At the end of the run, I was alone and enjoying the solace, having sought out the hillier, more exposed trails. Movement flickered to my right. I scoured the dry grassy field. Suddenly, I spotted a large animal, gracefully loping through the grass, his fur perfectly matching the tawny stalks. He looked half-dog/half-fox with a bushy tail, thin, muscular body, and large red ears. He was a very healthy, gorgeous coyote. I felt honored to be able to have spotted this shy fellow on such a busy day in the park.

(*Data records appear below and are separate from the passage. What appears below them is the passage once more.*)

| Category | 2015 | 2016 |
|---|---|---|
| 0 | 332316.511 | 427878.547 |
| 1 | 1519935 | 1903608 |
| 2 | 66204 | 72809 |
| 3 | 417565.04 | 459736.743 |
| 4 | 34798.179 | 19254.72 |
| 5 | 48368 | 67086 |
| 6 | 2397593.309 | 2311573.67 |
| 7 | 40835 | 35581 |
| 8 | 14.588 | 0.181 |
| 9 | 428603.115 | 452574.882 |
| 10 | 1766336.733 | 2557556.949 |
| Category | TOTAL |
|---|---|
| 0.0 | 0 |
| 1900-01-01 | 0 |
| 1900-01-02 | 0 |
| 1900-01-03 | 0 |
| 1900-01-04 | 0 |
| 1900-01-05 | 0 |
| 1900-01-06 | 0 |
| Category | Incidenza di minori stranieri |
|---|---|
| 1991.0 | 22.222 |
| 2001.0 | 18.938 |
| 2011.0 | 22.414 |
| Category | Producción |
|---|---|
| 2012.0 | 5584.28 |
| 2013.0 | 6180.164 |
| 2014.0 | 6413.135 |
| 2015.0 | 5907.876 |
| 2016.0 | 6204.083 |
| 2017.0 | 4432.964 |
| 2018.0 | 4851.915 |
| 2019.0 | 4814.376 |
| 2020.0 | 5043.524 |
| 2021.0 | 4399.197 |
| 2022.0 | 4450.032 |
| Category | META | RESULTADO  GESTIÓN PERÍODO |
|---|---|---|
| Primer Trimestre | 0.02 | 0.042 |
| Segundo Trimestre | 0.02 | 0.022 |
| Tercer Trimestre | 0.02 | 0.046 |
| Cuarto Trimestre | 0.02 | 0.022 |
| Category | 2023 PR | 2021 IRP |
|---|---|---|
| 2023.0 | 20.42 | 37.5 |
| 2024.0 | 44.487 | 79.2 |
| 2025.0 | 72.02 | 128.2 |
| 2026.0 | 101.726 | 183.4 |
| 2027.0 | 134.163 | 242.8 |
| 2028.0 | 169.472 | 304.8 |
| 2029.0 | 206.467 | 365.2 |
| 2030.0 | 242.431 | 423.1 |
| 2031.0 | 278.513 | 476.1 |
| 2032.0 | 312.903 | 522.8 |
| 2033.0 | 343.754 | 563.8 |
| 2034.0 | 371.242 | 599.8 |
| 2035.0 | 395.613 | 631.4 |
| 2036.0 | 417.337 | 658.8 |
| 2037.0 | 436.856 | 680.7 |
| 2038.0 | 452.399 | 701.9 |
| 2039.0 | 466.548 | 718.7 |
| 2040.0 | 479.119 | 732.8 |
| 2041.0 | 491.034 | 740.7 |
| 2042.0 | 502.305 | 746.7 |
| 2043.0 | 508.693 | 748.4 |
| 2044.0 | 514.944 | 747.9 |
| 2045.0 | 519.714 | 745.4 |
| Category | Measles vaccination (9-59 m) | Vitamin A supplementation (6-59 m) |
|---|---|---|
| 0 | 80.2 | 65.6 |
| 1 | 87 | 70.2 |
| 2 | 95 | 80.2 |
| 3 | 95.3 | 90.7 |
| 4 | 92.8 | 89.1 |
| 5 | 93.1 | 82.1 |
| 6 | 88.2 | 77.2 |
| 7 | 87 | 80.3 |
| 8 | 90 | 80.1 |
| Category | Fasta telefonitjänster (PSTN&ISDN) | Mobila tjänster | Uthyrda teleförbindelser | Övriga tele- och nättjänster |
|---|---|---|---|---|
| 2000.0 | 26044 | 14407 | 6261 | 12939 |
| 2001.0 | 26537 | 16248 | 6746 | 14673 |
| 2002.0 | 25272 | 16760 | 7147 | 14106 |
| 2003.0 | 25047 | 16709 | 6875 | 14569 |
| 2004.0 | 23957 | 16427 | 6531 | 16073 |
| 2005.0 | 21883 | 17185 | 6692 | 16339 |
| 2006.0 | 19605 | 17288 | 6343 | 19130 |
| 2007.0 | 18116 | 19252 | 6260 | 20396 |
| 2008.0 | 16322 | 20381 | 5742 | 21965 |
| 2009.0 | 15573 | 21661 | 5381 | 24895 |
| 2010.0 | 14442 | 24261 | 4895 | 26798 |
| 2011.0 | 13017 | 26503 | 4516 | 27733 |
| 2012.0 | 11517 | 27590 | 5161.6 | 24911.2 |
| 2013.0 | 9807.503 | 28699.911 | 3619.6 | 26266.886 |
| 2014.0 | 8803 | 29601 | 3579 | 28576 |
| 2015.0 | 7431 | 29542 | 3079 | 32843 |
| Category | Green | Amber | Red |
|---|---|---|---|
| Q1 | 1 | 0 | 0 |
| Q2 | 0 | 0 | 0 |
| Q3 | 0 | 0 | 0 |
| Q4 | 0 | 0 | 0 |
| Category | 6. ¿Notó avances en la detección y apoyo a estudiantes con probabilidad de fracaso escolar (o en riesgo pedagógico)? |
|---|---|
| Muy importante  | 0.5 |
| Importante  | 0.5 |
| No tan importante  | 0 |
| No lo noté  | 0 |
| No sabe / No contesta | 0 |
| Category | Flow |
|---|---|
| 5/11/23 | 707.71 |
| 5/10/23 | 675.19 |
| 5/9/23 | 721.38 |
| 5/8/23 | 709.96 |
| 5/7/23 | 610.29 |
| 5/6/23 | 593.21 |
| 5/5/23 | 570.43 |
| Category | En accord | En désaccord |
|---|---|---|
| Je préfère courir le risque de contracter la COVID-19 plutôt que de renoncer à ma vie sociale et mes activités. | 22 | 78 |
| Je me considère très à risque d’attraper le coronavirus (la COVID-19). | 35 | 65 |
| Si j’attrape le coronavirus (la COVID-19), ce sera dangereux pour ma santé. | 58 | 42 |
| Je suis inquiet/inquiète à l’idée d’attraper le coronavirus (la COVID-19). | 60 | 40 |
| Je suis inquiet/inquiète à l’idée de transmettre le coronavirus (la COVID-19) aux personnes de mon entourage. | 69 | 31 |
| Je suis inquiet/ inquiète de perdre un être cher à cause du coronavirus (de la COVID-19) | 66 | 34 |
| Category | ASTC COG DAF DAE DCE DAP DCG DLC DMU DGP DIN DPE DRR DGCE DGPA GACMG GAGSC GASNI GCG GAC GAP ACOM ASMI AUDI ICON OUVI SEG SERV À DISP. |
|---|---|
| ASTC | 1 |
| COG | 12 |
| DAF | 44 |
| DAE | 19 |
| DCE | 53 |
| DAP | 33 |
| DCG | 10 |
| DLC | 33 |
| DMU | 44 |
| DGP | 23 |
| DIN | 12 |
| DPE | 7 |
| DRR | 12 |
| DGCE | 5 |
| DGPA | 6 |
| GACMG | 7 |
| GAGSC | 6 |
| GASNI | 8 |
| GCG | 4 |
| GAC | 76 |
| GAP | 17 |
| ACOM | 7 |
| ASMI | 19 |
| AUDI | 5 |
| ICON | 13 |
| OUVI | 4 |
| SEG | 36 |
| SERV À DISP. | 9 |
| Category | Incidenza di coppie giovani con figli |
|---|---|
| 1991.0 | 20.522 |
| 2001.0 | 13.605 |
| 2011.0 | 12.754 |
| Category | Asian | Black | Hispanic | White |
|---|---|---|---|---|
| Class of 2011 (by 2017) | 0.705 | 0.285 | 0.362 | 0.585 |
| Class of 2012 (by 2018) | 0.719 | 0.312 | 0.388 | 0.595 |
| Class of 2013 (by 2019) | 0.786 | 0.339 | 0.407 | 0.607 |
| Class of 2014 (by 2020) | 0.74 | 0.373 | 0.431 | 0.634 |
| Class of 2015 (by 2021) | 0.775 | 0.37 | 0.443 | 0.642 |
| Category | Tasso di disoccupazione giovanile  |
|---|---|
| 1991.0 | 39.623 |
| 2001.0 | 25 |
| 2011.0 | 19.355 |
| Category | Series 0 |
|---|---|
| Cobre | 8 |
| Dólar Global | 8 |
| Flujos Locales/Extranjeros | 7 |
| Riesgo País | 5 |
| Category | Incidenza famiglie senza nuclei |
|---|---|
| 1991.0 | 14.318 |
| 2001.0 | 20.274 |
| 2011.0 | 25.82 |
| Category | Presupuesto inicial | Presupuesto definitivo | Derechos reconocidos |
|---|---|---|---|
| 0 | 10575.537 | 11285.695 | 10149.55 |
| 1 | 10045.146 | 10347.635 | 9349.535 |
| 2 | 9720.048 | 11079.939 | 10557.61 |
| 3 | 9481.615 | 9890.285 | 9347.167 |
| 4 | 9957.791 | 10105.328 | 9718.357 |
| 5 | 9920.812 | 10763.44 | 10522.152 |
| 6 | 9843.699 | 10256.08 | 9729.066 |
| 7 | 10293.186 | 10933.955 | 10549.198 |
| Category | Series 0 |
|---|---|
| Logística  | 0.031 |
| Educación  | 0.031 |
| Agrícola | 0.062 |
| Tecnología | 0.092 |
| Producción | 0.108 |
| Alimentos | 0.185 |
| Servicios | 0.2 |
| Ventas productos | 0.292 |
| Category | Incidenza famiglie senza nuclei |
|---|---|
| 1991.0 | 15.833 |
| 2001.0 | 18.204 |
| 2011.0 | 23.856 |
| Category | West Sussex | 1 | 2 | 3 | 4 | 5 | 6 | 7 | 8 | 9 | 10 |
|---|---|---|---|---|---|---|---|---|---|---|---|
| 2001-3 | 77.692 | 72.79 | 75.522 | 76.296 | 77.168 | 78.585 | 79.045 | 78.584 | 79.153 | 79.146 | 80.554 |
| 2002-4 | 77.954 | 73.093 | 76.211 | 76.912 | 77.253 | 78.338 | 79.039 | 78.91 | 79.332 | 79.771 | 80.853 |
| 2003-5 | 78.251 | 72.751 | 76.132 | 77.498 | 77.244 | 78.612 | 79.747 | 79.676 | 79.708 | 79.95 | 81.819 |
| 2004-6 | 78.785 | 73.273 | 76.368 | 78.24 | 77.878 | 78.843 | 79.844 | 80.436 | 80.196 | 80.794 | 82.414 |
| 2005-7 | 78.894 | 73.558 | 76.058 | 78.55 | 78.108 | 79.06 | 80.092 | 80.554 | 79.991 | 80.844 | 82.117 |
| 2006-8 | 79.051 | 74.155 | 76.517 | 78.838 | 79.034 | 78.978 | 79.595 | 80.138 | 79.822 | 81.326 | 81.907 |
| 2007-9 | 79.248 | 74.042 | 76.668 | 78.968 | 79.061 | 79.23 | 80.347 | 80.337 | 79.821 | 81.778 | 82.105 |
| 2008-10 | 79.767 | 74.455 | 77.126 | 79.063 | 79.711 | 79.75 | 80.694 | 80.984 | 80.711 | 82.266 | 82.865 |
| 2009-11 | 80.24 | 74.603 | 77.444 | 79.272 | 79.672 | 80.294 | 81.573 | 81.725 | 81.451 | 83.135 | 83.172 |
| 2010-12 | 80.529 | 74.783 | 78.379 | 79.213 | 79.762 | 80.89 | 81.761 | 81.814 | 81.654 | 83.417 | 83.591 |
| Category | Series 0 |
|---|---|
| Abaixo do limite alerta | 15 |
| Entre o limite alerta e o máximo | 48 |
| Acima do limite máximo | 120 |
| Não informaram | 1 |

On the final trail next to the parking lot, I saw a couple up ahead, pointing frantically to something that looked like a log on the trail. I realized it was a huge snake, 4-5 feet long. I stopped and approached cautiously before realizing it didn't have a rattle. He was thick and had dark chocolate criss crosses on his back, overlying a lighter tan/yellow color beneath, which matched his belly. Tiny specks of sepia brown flecked his sides as if they had been splashed on with clay. He was beautiful. He didn't like me studying him for he quickly slid off into the grass with impressive acceleration.

Sunday, August 27, 2017

My First Real Fall





I've been riding a road bike since 2003. The only time I've ever fallen was in the very beginning, when learning how to use clipless pedals. Those falls happened embarrassingly at stop lights, invariably with lots of people watching. After 3 or times of falling, I learned how to use clipless pedals with nothing but a bruised ego. I kept pedaling.

I'm not a super fast or strong cyclist. I admit--I got into cycling for triathlon. But I enjoy exploring the  countryside, and I love the workout. Whether it's a tri, road, or mountain bike, I love spinning my legs on days they need to rest from the run. Lately, I've felt ready to start challenging myself with some more hills. I'd heard about the hills in the area and decided to tackle Old La Honda Rd.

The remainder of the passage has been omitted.